As most behavior studies of rats concentrate on the interaction between two rats [5,6,7,8] and cannot achieve the function of detecting and tracking multiple rats to study their social behavior, more than two rats can be detected and tracked with the framework being proposed. A Rat-YOLO tracking software is developed, which includes a friendly, real-time rat tracking platform and automatically generates labeled datasets. In the framework, nine-point position correction arithmetic is proposed in the fixed scene to correct the wrongly positioned coordinates. The source code was accessed openly from GitHub (Appendix A). A Rat-YOLO model trained on a fixed scene is designed in the project to detect the rat motion track, and the model was tested by a fixed scene which included one rat and another fixed scene which included three rats, the result of which is shown in Supplementary Video S1 recoded from the platform. The framework can output the location of every rat in real time, and after the video is completed, two figures of trajectory and exploration are plotted. Thus, the frame proposed in the study can achieve the goal of multi-rat detecting and tracking in real time and obtaining the activity track map when rats are under a fixed scene. In addition to this, as shown in Figure 9, a software capable of automatically generating labeled datasets is designed to generate labeled datasets in the study.

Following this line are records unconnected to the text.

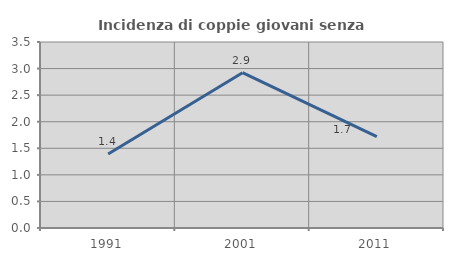
| Category | Incidenza di coppie giovani senza figli |
|---|---|
| 1991.0 | 1.394 |
| 2001.0 | 2.922 |
| 2011.0 | 1.718 |
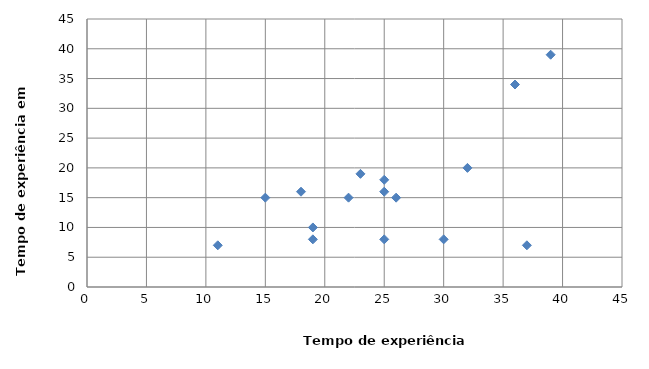
| Category | Tempo de experiência em GP |
|---|---|
| 39.0 | 39 |
| 36.0 | 34 |
| 18.0 | 16 |
| 19.0 | 8 |
| 25.0 | 18 |
| 23.0 | 19 |
| 22.0 | 15 |
| 25.0 | 8 |
| 19.0 | 10 |
| 26.0 | 15 |
| 25.0 | 16 |
| 37.0 | 7 |
| 15.0 | 15 |
| 30.0 | 8 |
| 32.0 | 20 |
| 11.0 | 7 |
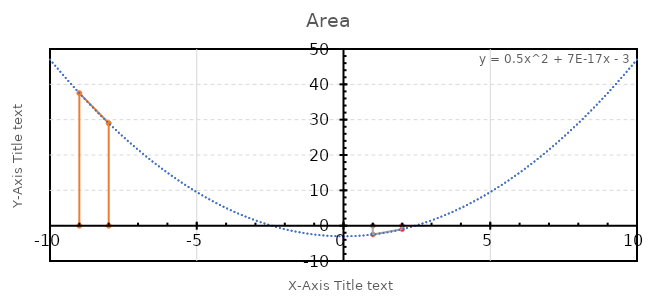
| Category | Y=0.5X^2-3 |
|---|---|
| -10.0 | 47 |
| -9.0 | 37.5 |
| -8.0 | 29 |
| -7.0 | 21.5 |
| -6.0 | 15 |
| -5.0 | 9.5 |
| -4.0 | 5 |
| -3.0 | 1.5 |
| -2.0 | -1 |
| -1.0 | -2.5 |
| 0.0 | -3 |
| 1.0 | -2.5 |
| 2.0 | -1 |
| 3.0 | 1.5 |
| 4.0 | 5 |
| 5.0 | 9.5 |
| 6.0 | 15 |
| 7.0 | 21.5 |
| 8.0 | 29 |
| 9.0 | 37.5 |
| 10.0 | 47 |
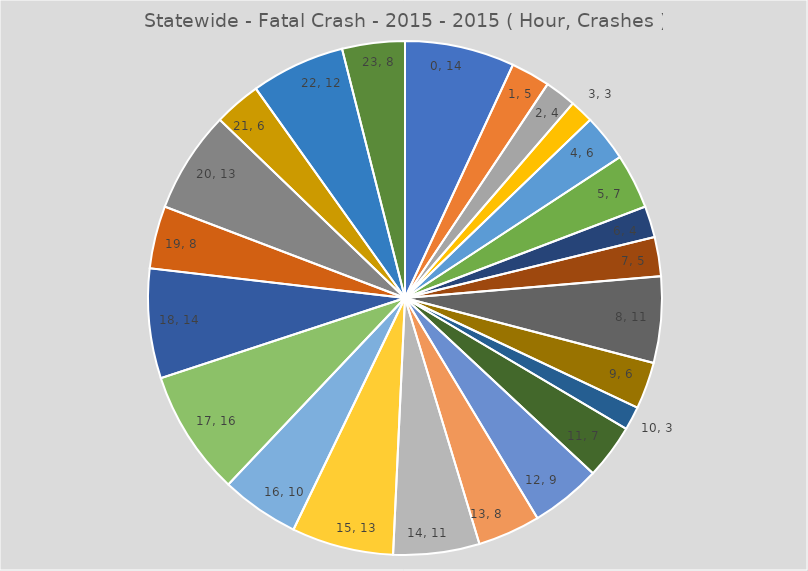
| Category | Statewide - Fatal Crash - 2015 - 2015 ( Hour, Crashes ) |
|---|---|
| 0.0 | 14 |
| 1.0 | 5 |
| 2.0 | 4 |
| 3.0 | 3 |
| 4.0 | 6 |
| 5.0 | 7 |
| 6.0 | 4 |
| 7.0 | 5 |
| 8.0 | 11 |
| 9.0 | 6 |
| 10.0 | 3 |
| 11.0 | 7 |
| 12.0 | 9 |
| 13.0 | 8 |
| 14.0 | 11 |
| 15.0 | 13 |
| 16.0 | 10 |
| 17.0 | 16 |
| 18.0 | 14 |
| 19.0 | 8 |
| 20.0 | 13 |
| 21.0 | 6 |
| 22.0 | 12 |
| 23.0 | 8 |
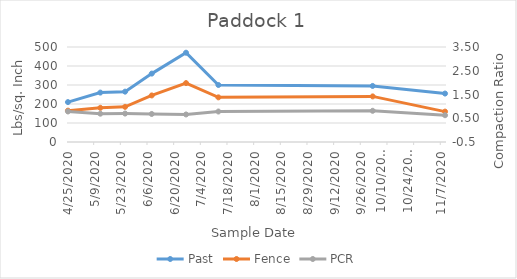
| Category | Past | Fence |
|---|---|---|
| 4/25/20 | 210 | 165 |
| 5/12/20 | 260 | 180 |
| 5/25/20 | 265 | 185 |
| 6/8/20 | 360 | 245 |
| 6/26/20 | 470 | 310 |
| 7/13/20 | 300 | 235 |
| 10/2/20 | 295 | 240 |
| 11/9/20 | 255 | 160 |
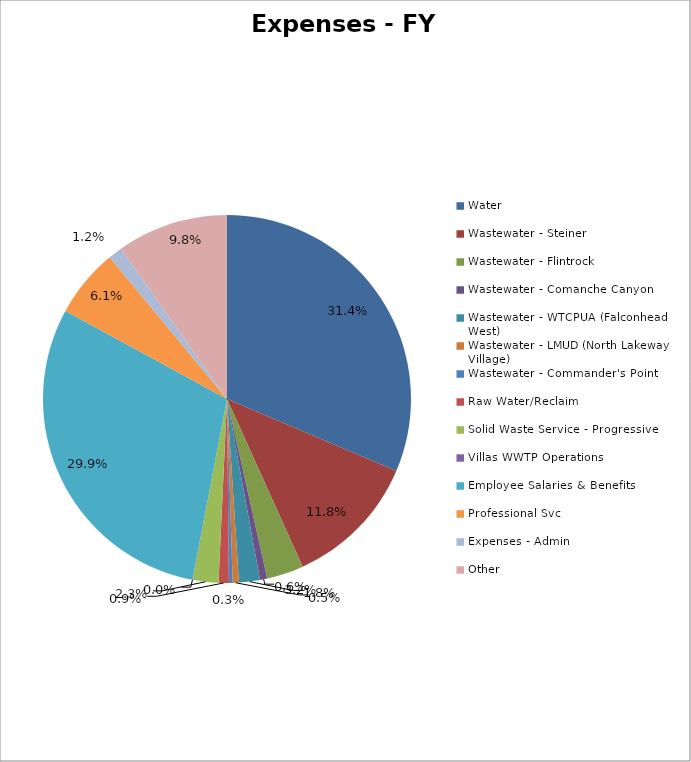
| Category | Series 0 |
|---|---|
| Water | 0.314 |
| Wastewater - Steiner | 0.118 |
| Wastewater - Flintrock | 0.032 |
| Wastewater - Comanche Canyon | 0.006 |
| Wastewater - WTCPUA (Falconhead West) | 0.018 |
| Wastewater - LMUD (North Lakeway Village) | 0.005 |
| Wastewater - Commander's Point | 0.003 |
| Raw Water/Reclaim | 0.009 |
| Solid Waste Service - Progressive | 0.023 |
| Villas WWTP Operations | 0 |
| Employee Salaries & Benefits | 0.299 |
| Professional Svc | 0.061 |
| Expenses - Admin | 0.012 |
| Other | 0.098 |
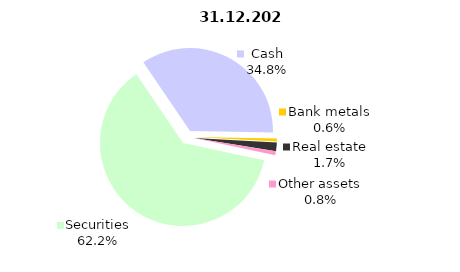
| Category | Total |
|---|---|
| Securities | 1196.182 |
| Cash | 669.471 |
| Bank metals | 11.009 |
| Real estate | 32.274 |
| Other assets | 15.233 |
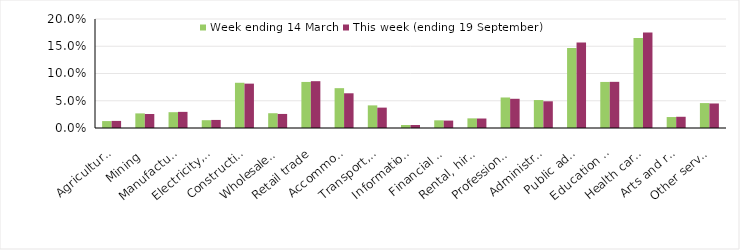
| Category | Week ending 14 March | This week (ending 19 September) |
|---|---|---|
| Agriculture, forestry and fishing | 0.013 | 0.013 |
| Mining | 0.027 | 0.026 |
| Manufacturing | 0.029 | 0.03 |
| Electricity, gas, water and waste services | 0.014 | 0.015 |
| Construction | 0.083 | 0.081 |
| Wholesale trade | 0.027 | 0.026 |
| Retail trade | 0.084 | 0.086 |
| Accommodation and food services | 0.073 | 0.064 |
| Transport, postal and warehousing | 0.042 | 0.037 |
| Information media and telecommunications | 0.006 | 0.006 |
| Financial and insurance services | 0.014 | 0.014 |
| Rental, hiring and real estate services | 0.018 | 0.017 |
| Professional, scientific and technical services | 0.056 | 0.054 |
| Administrative and support services | 0.051 | 0.049 |
| Public administration and safety | 0.147 | 0.157 |
| Education and training | 0.084 | 0.085 |
| Health care and social assistance | 0.165 | 0.175 |
| Arts and recreation services | 0.02 | 0.021 |
| Other services | 0.046 | 0.045 |
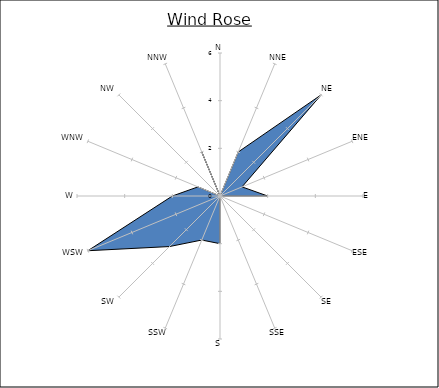
| Category | Series 0 |
|---|---|
| N | 0 |
| NNE | 2 |
| NE | 6 |
| ENE | 1 |
| E | 2 |
| ESE | 0 |
| SE | 0 |
| SSE | 0 |
| S | 2 |
| SSW | 2 |
| SW | 3 |
| WSW | 6 |
| W | 2 |
| WNW | 1 |
| NW | 0 |
| NNW | 2 |
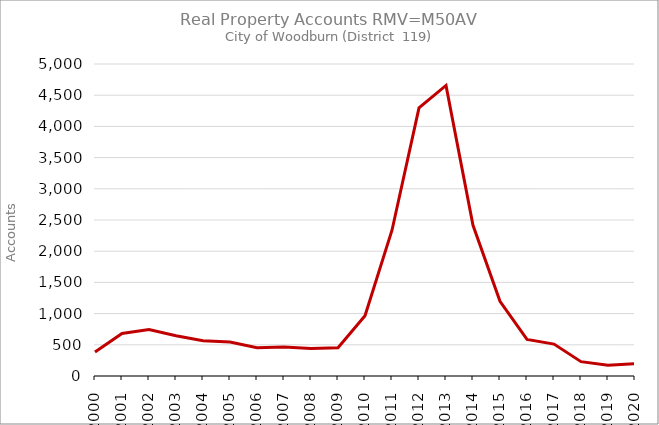
| Category | Series 0 |
|---|---|
| 2000.0 | 385 |
| 2001.0 | 682 |
| 2002.0 | 744 |
| 2003.0 | 646 |
| 2004.0 | 565 |
| 2005.0 | 543 |
| 2006.0 | 454 |
| 2007.0 | 463 |
| 2008.0 | 439 |
| 2009.0 | 453 |
| 2010.0 | 965 |
| 2011.0 | 2336 |
| 2012.0 | 4298 |
| 2013.0 | 4657 |
| 2014.0 | 2416 |
| 2015.0 | 1196 |
| 2016.0 | 586 |
| 2017.0 | 511 |
| 2018.0 | 230 |
| 2019.0 | 173 |
| 2020.0 | 198 |

The traditional software commonly adopted the background subtraction (the marked joint angle of rat, and the result is shown in the Video S2). However, there is a disadvantage in detecting an object from a dynamic background. There is a great advantage in the CNN detection, which ignores the background changes of detected objects. The main advantage is that the YOLO detector [17] is trained on the COCO dataset [35], which includes up to 91 kinds of objects under different backgrounds. Thus, in theory, the software proposed in the paper can achieve multiple types object tracking and we can train the model under other experimental scenes, such as fruit, fish, and people.